[Dataset records]
= Beginning of Section =

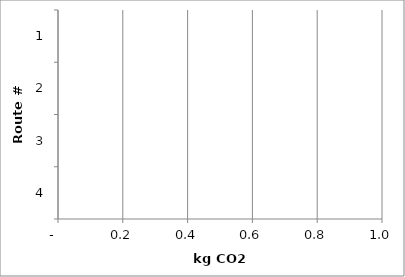
| Category | 1 | 2 | 3 | 4 |
|---|---|---|---|---|
| 4.0 | 0 | 0 | 0 | 0 |
| 3.0 | 0 | 0 | 0 | 0 |
| 2.0 | 0 | 0 | 0 | 0 |
| 1.0 | 0 | 0 | 0 | 0 |
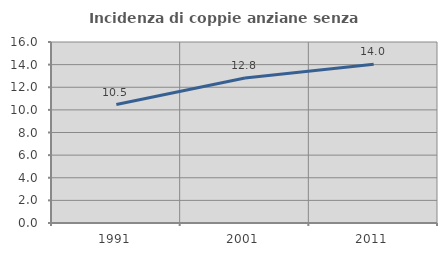
| Category | Incidenza di coppie anziane senza figli  |
|---|---|
| 1991.0 | 10.471 |
| 2001.0 | 12.814 |
| 2011.0 | 14.041 |
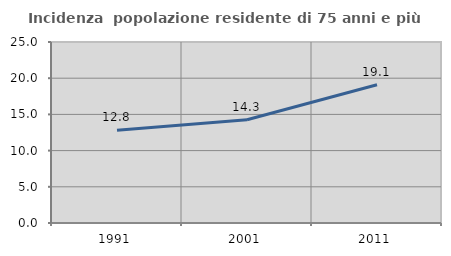
| Category | Incidenza  popolazione residente di 75 anni e più |
|---|---|
| 1991.0 | 12.798 |
| 2001.0 | 14.271 |
| 2011.0 | 19.091 |

= End of Section =

◆ **Problem statement**
Each line of the records above that includes the string "Incidenza" should be counted. Report the total alone.

◆ **Result for this task**
2